Optional dependencies¶
A new [orc] extra in pyproject.toml
gates the pyorc dependency. The [all] umbrella extra picks it
up automatically; existing user installs of bqemulator[avro] keep
working without ORC support.
Avro logical-type coverage¶
The recorded conformance fixture set covers these Avro logical
types: decimal, date, timestamp-millis, timestamp-micros.
Logical types BigQuery itself doesn't surface (uuid,
local-timestamp-*, time-millis/time-micros at full precision)

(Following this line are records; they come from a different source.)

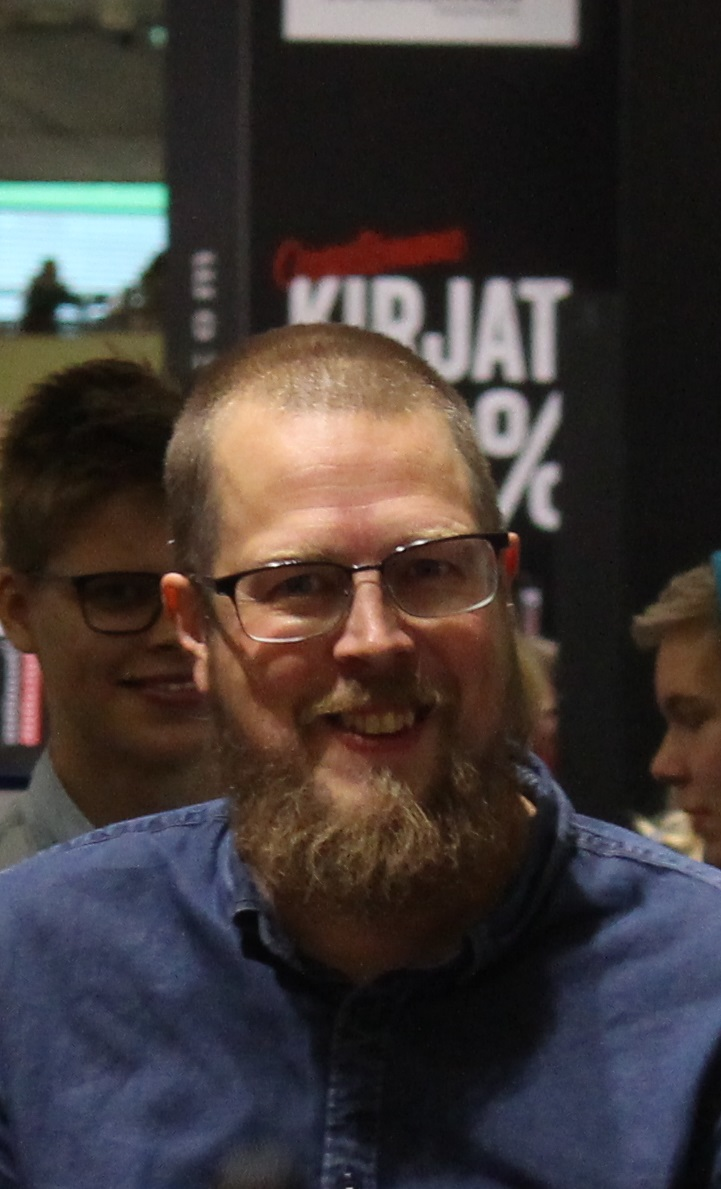 Tuomas Kyrö Helsingin kirjamessuilla 28.10.2016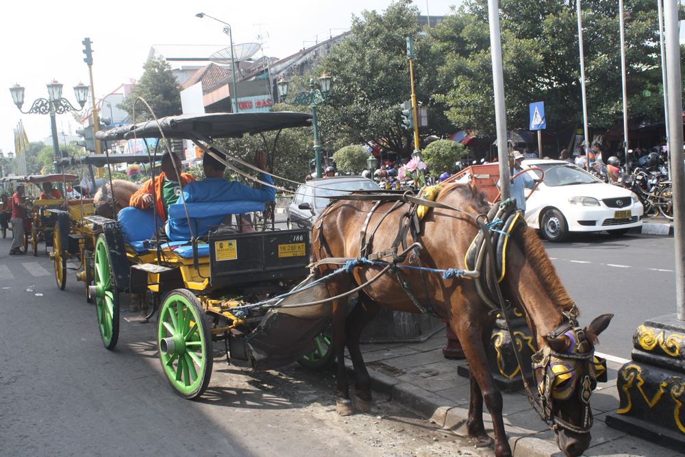 Dhokar yang ada di jalan malioboro Yogyakarta Jawa Tengah Indonesia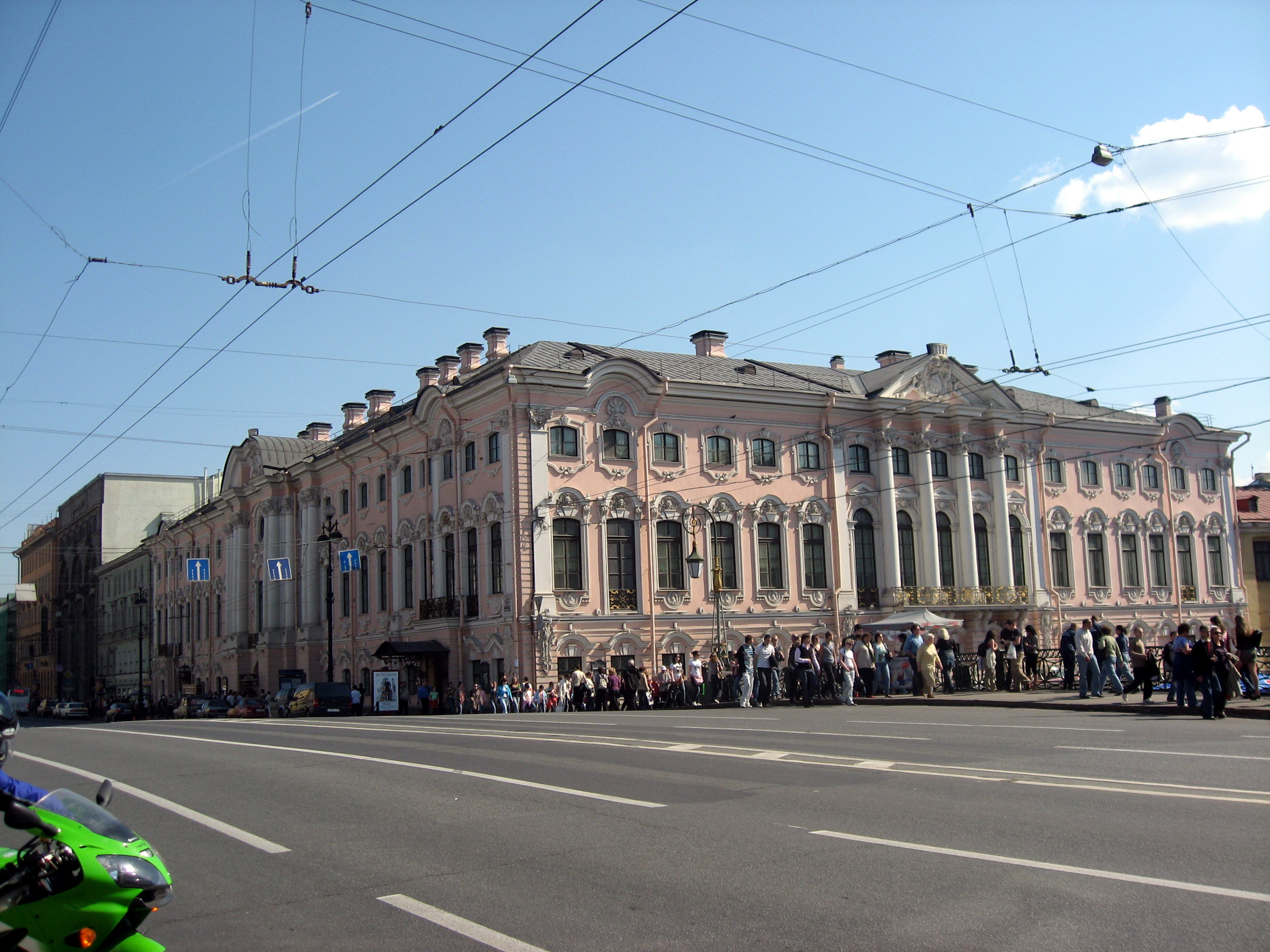 Sankt-Petěrburg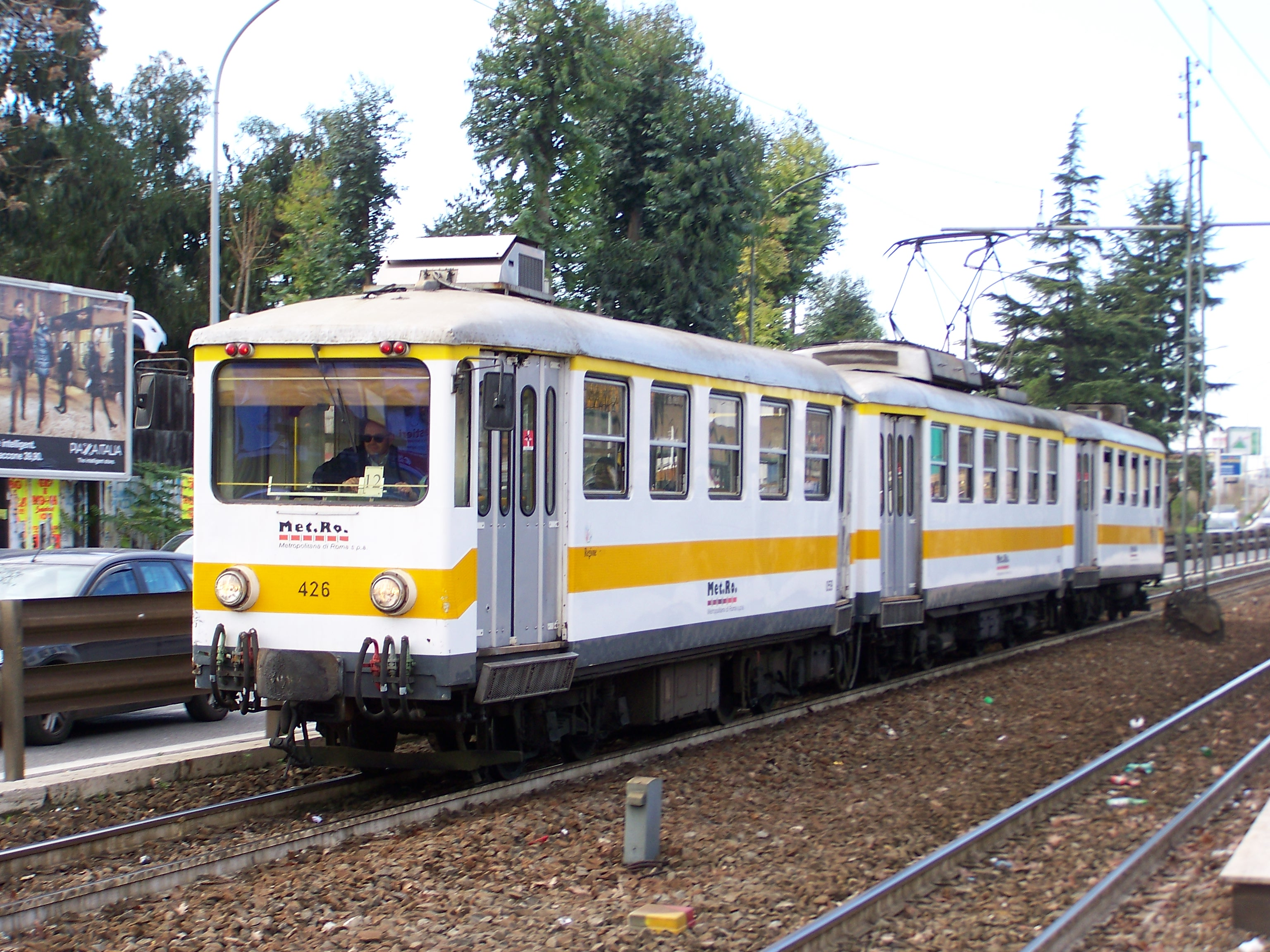 Un Bloccato ex STEFER, convoglio n. 426, in prossimità della fermata di Togliatti della Roma–Giardinetti.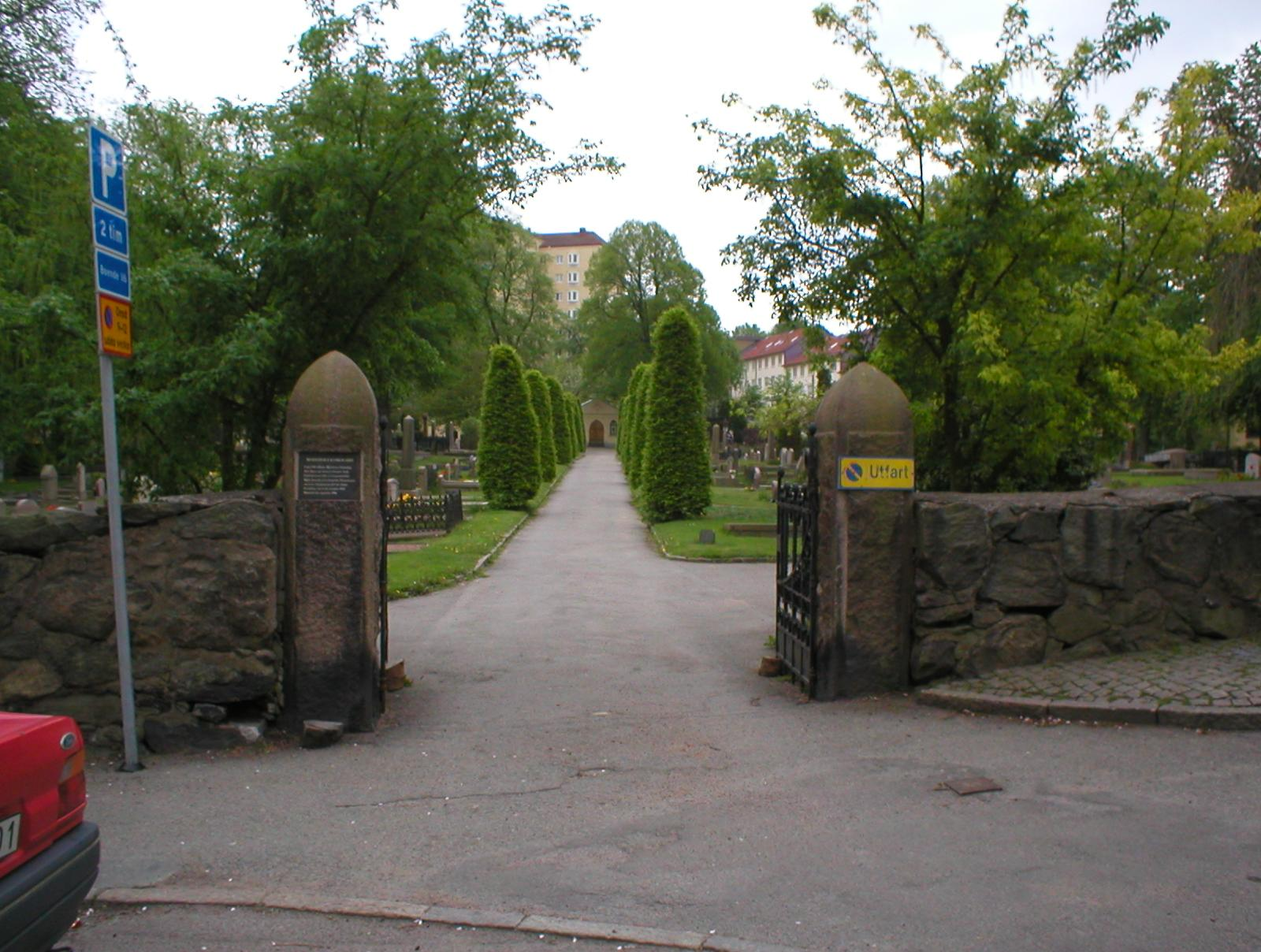 Foto av Mariebergskyrkogården, Majorna, Göteborg.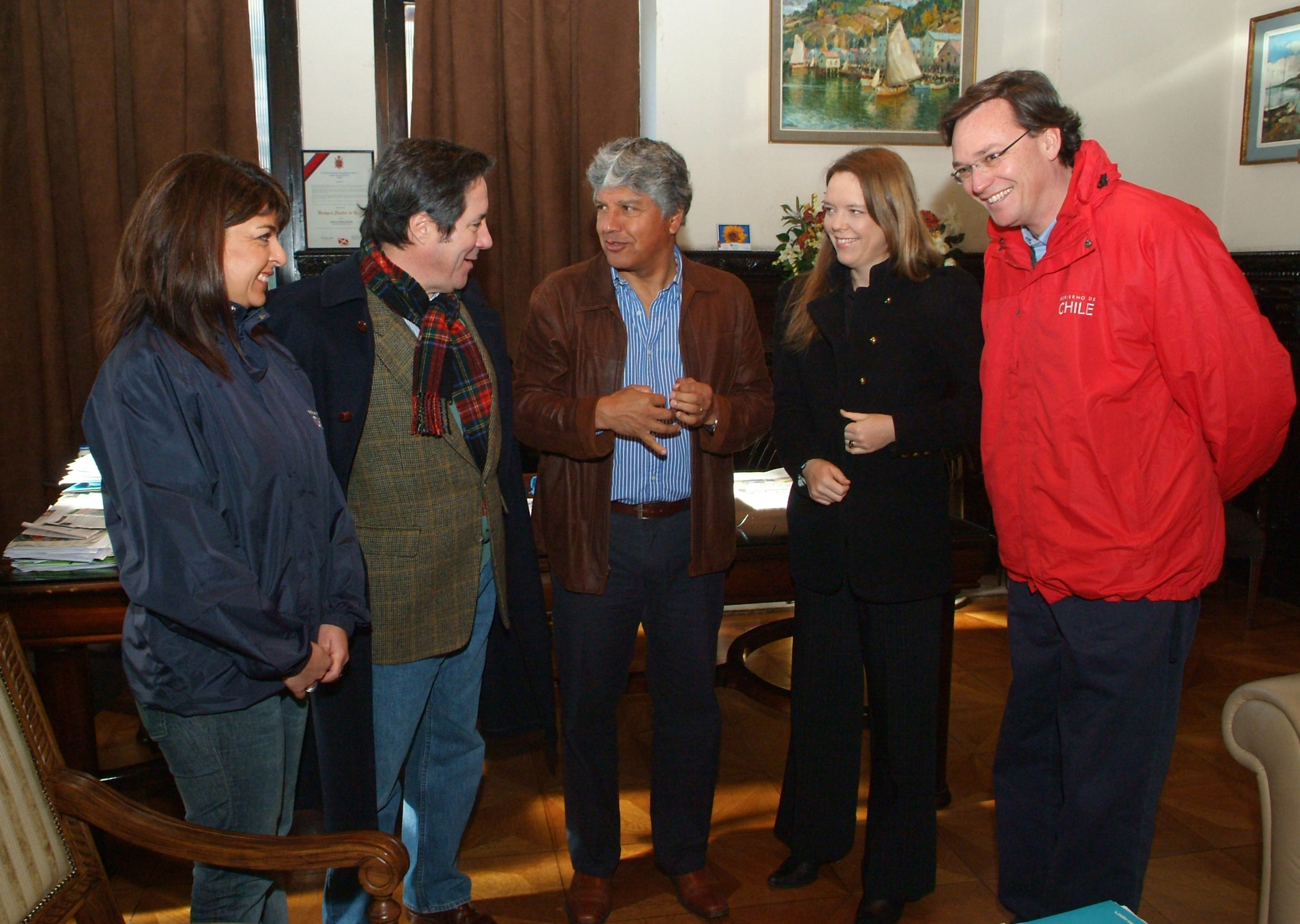 La Ministra Secretaria General de Gobierno, Ena Von Baer, el Ministro de Minería (s), Pablo Wagner, la SEREMI, María Angélica Silva, el Alcalde de Valparaíso, Jorge Castro, y parlamentarios, realizan visita a las familias del Cerro Merced. Valparaíso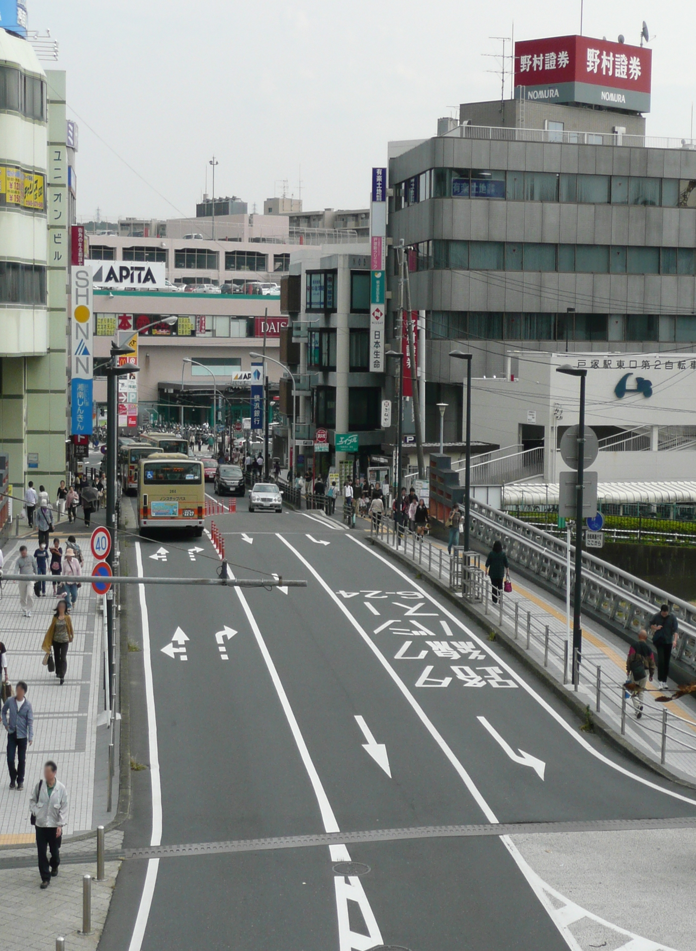 神奈川県道203号大船停車場矢部線（戸塚駅付近）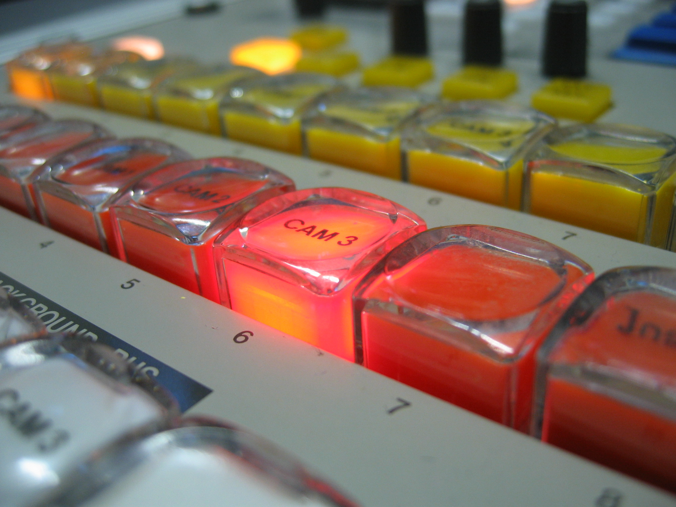 Tasten eines Bildmischers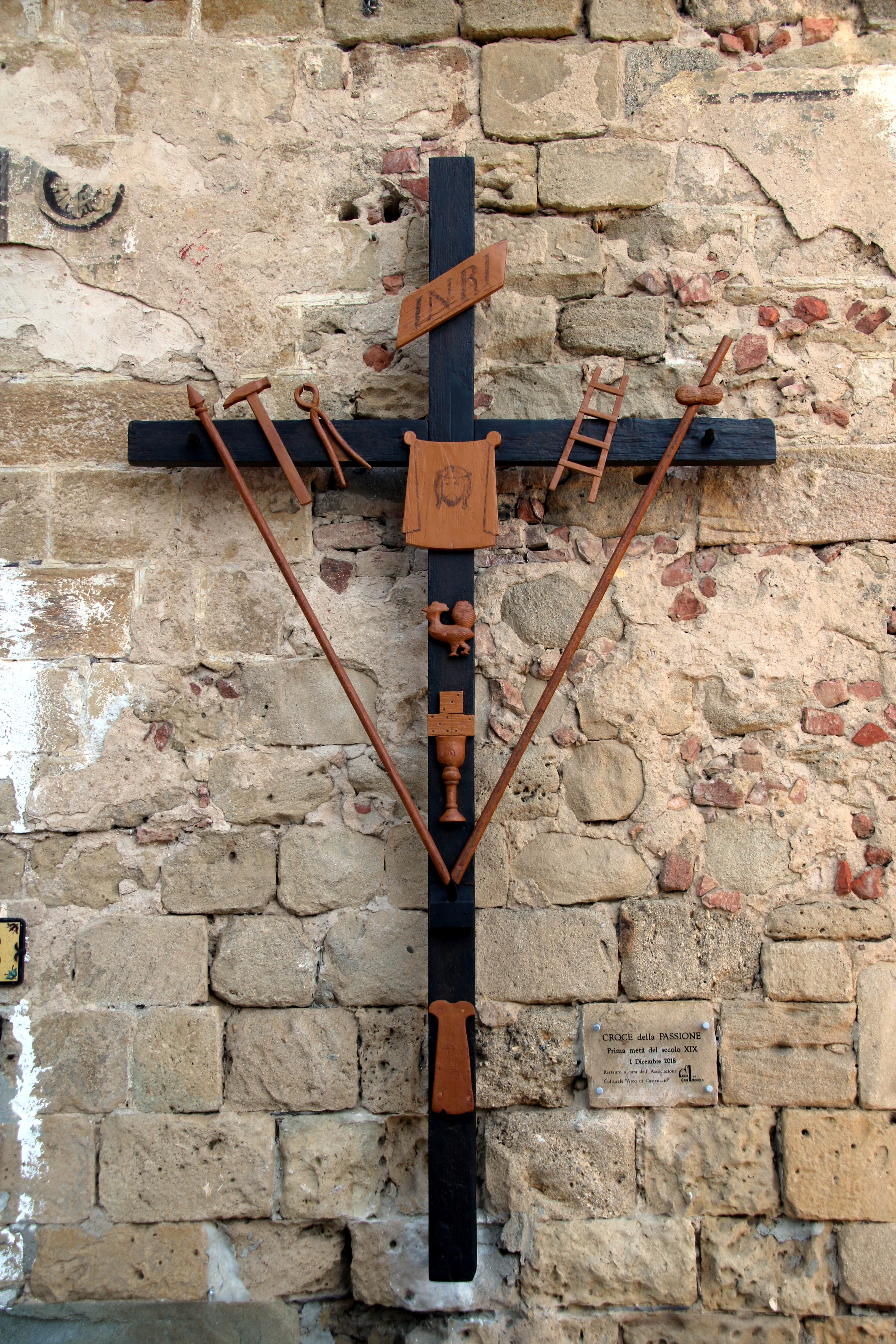 Croce della Passione, prima metà del secolo XIX (Montopoli in Val d'Arno)

are out of scope by definition — BigQuery's load path either
coerces to a supported type or rejects them, and the emulator
matches that surface.
Error envelope¶
Two new classifier branches in the executor (_is_missing_extension_error
for Avro load + Avro extract) plus a new helper module
(src/bqemulator/jobs/orc_reader.py). Both branches preserve the
existing error_mapper chain — missing-file / schema-mismatch errors
flow through the standard BigQuery-shape translator unchanged.
Alternatives considered¶
- Apache Arrow
pyarrow.avrofor Avro read/write —pyarrowlacks a stable Avro module (the experimentalpyarrow.dataset.avroreader is not officially supported and was removed in recent releases). Rejected. fastavrofor Avro write fallback — a viable fallback if DuckDB's COPY TO AVRO ever regresses, but adds a second code path with subtle Arrow-→-Avro-schema mapping logic. Tabled as a fallback to wire in only if the DuckDB path fails in CI.- A custom ORC codec — multi-day scope; ORC's documented but
intricate stripe/footer format does not justify reinvention when
pyorcexists. - Routing both formats through
pyarrow.dataset—pyarrowsurfacesread_orc(via thepyorcpackage internally for ORC, or its own C++ implementation when available). Rejected for ORC because thepyarrowORC binding is not built by default in the pyarrow wheels and would force operators to compile from source.
Related work¶
- G2 (multipart/resumable upload endpoints) — closes the load-from-local-file path the four client libraries use by default. Independent of G1.
- G3 (Storage Read Avro encoding) — extends the Storage Read API beyond Arrow. Independent.